I have never seen this made before. I only saw it once and it was not even a clear picture. The only reason it piqued my interest was because I was intrigued about the South Eastern method of forming Egusi into balls. My Ijebu grandmother taught me how to use onions, and that has worked for me since like forever.

Being a food blogger, I have the privilege to be exposed to different food cultures from across Nigeria, and I have to thank the people who are willing to share their knowledge with me. I never thought this soup was within my reach, until Serah Ogidi.P kindly gave me some of her stash of Usu. Without her, it wouldn’t have been possible. I also have to thank Chichi G, Susan H, and most especially Chibruoma Iroegbu who painstakingly dictated the recipe to me over the phone.

Google is a resource for even the weirdest of things; but for this mgbam, no such thing exists. Whatever you see below is my interpretation based on the instructions I was given. This is also my first time of cooking Ofe Okazi. Nigerian food bloggers have the responsibility and privilege of being custodians of Nigerian food culture. Many dishes and food items are getting lost probably because of the lack of documentation, particularly food from the South East and South South which I find to be quite insular. Despite self proclaiming to be the poster child for 2014 Nigerian cooking, I still realise that some things must be preserved – well except there is a modern way to achieve the same thing.
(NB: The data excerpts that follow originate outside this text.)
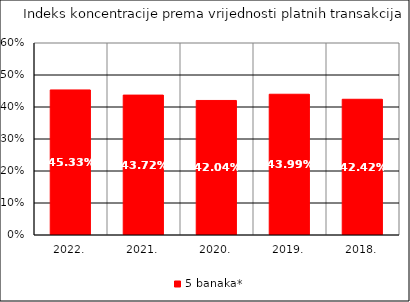
| Category | 5 banaka* |
|---|---|
| 2022. | 0.453 |
| 2021. | 0.437 |
| 2020. | 0.42 |
| 2019. | 0.44 |
| 2018. | 0.424 |

Today, I humbly and proudly say  there is now a documented resource for akpuruakpu mgbam. Today, I will also be showing you a quick and easy way to use a hand mixer to make amala. Let’s cook.

What You Need
1 or 2 tablespoons of Usu – white chalk like substance NOT Potash
1 cup of ground Egusi
Dry pepper
Fresh pepper
Okporoko – stock fish
Dry fishlike azu mbas a or mangala
Ground crayfish
Assorted Meat
Palm Oil
Achi – powdered
Salt
Beef Stock
Water
Shredded Okazi leaves – fresh or dry
Achara
Isam – perwinkle
I would like to state that I could not source achara where I live, and I had run out of periwinkles

How To
Boil your meat with a lot of stockfish and dry fish. You need to get a very rich stock out of boiling your meats because you should not have to add seasoning cubes and possibly salt when you start cooking the soup.

Now to the hard part. Making the Mgbam. You have two options. The traditional way using a mortar and pestle or the cheat 2014 way using a chopper bowl.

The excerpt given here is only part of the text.